A decisão que autorizar a utilização de medidas coercitivas indiretas deve, ademais, ser devidamente fundamentada, a partir das circunstâncias específicas do caso, não sendo suficiente para tanto a mera indicação ou reprodução do texto do art. 139, IV, do CPC/15 ou mesmo a invocação de conceitos jurídicos indeterminados sem ser explicitado o motivo concreto de sua incidência na espécie (art. 489, § 1º, I e II, do CPC/15). 

De se observar, igualmente, a necessidade de esgotamento prévio dos meios típicos de satisfação do crédito exequendo, tendentes ao desapossamento do devedor, sob pena de se burlar a sistemática processual longamente disciplinada na lei adjetiva. 

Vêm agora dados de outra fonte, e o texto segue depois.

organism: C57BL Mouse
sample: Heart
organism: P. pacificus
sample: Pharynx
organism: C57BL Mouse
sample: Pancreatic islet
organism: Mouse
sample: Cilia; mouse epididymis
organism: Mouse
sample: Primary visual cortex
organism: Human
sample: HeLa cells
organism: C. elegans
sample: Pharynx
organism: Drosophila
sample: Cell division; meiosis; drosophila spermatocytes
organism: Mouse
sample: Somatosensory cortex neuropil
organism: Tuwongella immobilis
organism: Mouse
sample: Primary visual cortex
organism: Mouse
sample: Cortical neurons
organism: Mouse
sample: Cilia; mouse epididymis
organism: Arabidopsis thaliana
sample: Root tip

Vale destacar, por oportuno, que o CPC/15, em seu art. 8º, estabeleceu com norma fundamental do processo civil o atendimento aos fins sociais do ordenamento jurídico e às exigências do bem comum, observado o resguardo e a promoção da dignidade da pessoa humana, assim como da proporcionalidade, da razoabilidade, da legalidade, da publicidade e da eficiência. 

Respeitado esse contexto, portanto, o juiz está autorizado a adotar medidas que entenda adequadas, necessárias e razoáveis para efetivar a tutela do direito do credor em face de devedor que, demonstrando possuir patrimônio apto a saldar o débito em cobrança, intente frustrar sem razão o processo executivo. 

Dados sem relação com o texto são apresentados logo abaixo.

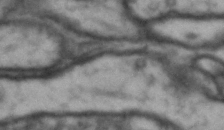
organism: Drosophila
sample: Brain
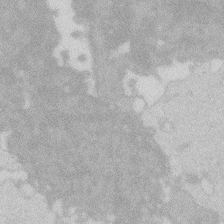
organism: Zebrafish
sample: Macrophage
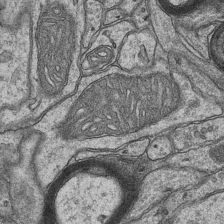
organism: Mouse
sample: CA1 Hippocampus
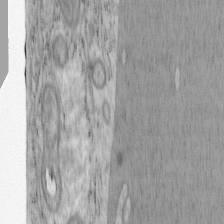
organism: Human
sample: HeLa cells
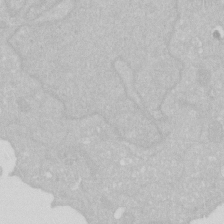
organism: Human
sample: HIV infected U937 cells
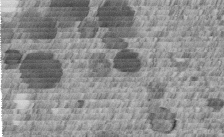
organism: C. elegans
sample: C. elegans embryo early stage
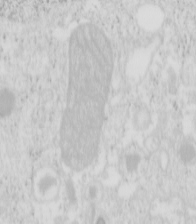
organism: Mouse
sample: Pancreas
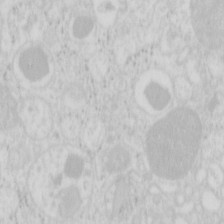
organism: Mouse
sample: Pancreas
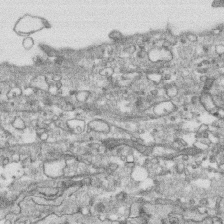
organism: Human
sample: CRL-1474
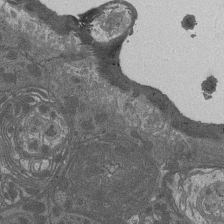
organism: Drosophila
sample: Antenna
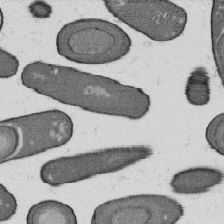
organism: B. subtilis
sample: Bacterial spore
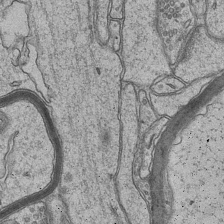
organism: Mouse
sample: CA1 Hippocampus
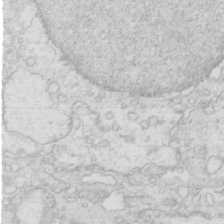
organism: Mouse
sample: Multiciliated cells

Frise-se, aqui, que a possibilidade do adimplemento – ou seja, a existência de indícios mínimos que sugiram que o executado possui bens aptos a satisfazer a dívida – é premissa que decorre como imperativo lógico, pois não haveria razão apta a justificar a imposição de medidas de pressão na hipótese de restar provada a inexistência de patrimônio hábil a cobrir o débito. 

Em suma, é possível ao juiz adotar meios executivos atípicos desde que, verificando-se a existência de indícios de que o devedor possua patrimônio apto a cumprir a obrigação a ele imposta, tais medidas sejam adotadas de modo subsidiário, por meio de decisão que contenha fundamentação adequada às especificidades da hipótese concreta, com observância do contraditório substancial e do postulado da proporcionalidade.